# Old Home Depot Trucks



## procut (Dec 1, 2004)

I've seen a lot of contractors running around in what appears to be those old Home Depot rental trucks. You know, the ones that sit out front and say "Rent me hourly at the Home Depot, $19.95 for the first 75 minutes" or something like that on them.

The ones around here are 2wd F-350 SRW with a white cab and stainless steel flatbed. I was thinking one would make a great salt truck and was trying to figure out where you can buy them / how much they want for them. Obvisously they must be sold once they get to be a few years old. 

I looked all over the HD website and couldn't find anything.


----------



## cat320 (Aug 25, 2000)

find out what dealer is replacing them. most likely they just trade them then go to auction then end up on some no name car lot for sale. i see news ones all the time at my ford dealer they must of won the bid to supply eastern ma with them.


----------



## GSS LLC (Jul 7, 2012)

They all go to the auto auction.

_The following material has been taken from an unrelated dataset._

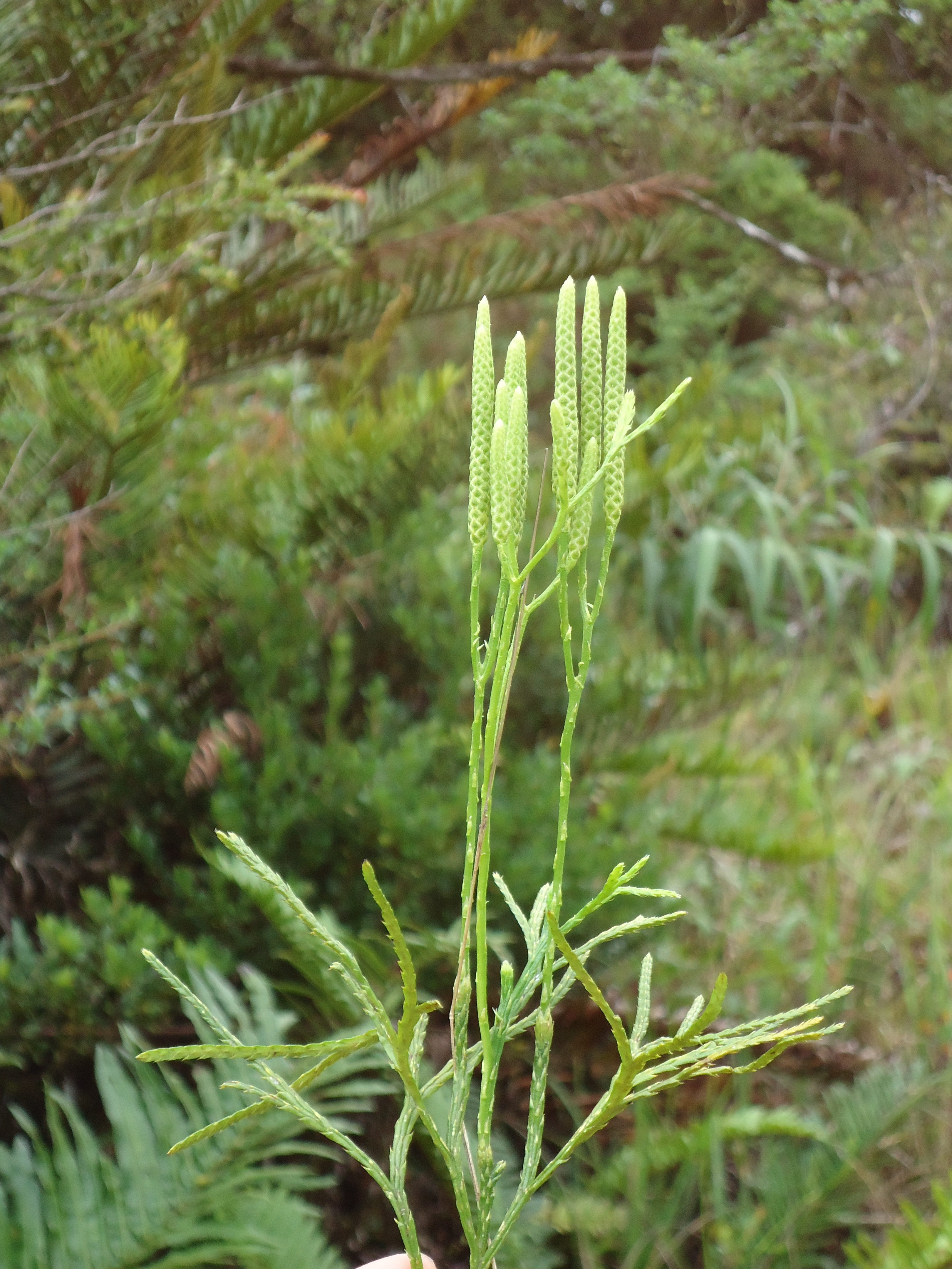 Diphasium (cf. jussiaei). Uno de las especies más antiguas que se pueden encontrar en los páramos. Costa Rica

Probably manheim auto auction.


----------



## Grassman09 (Mar 18, 2009)

When I worked for Depot Ryder would service them and supply them. Should have a Ryder sticker in it. Why not call there head office it's in Georgia.


----------



## willshome (Mar 5, 2012)

have you ever rented a car/truck and been nice to it? People around here rent them for the day (like $80) and run it hard


----------



## Grassman09 (Mar 18, 2009)

They are only going short distances and hardly load them to there max.


----------



## 1olddogtwo (Aug 6, 2007)

I would buy one in a heartbeat.


----------



## IPLOWSNO (Oct 11, 2008)

Yup check local used car dealers they buy them from the dealers, I always wanted one for the box lol

My neighbor bought one I tried to get the box off but that's why he wanted it too


----------



## theholycow (Nov 29, 2002)

willshome;1577715 said:


> have you ever rented a car/truck and been nice to it? People around here rent them for the day (like $80) and run it hard


I think most people drive rentals the way they drive anything else...neither caring nor abusing, just using it as an appliance.


----------



## Hawkeyestoob (Jan 7, 2013)

I have to admit that when I first read your post title I was thinking Old Home as in bread trucks! I had a mental image of a nice panel truck with a plow attached.

Thanks for the laugh.


----------



## nixray (Jan 31, 2008)

I know of 2 in my area, (Kalamazoo Mi) One at a local Ford Dealer (Seelye Wright)(recent trade in) and another that a local landscaper owns. I also want that bed.


----------



## shaffecv (Dec 27, 2009)

My uncle bought an 08 this summer, decent miles. The hinged drop sides are really nice on the body. Even has load sense linkage on the rear suspension... the horn blows when you put too much weight in it.


----------



## Mysticlandscape (Jan 19, 2006)

Couple for sale around here for 16k... 08 models with 50k on them.


----------



## snowplowpro (Feb 7, 2006)

Hawkeyestoob;1578007 said:


> I have to admit that when I first read your post title I was thinking Old Home as in bread trucks! I had a mental image of a nice panel truck with a plow attached.
> 
> Thanks for the laugh.


I have a picture of one with a plow on it I found on Google but I don't know how to upload it


----------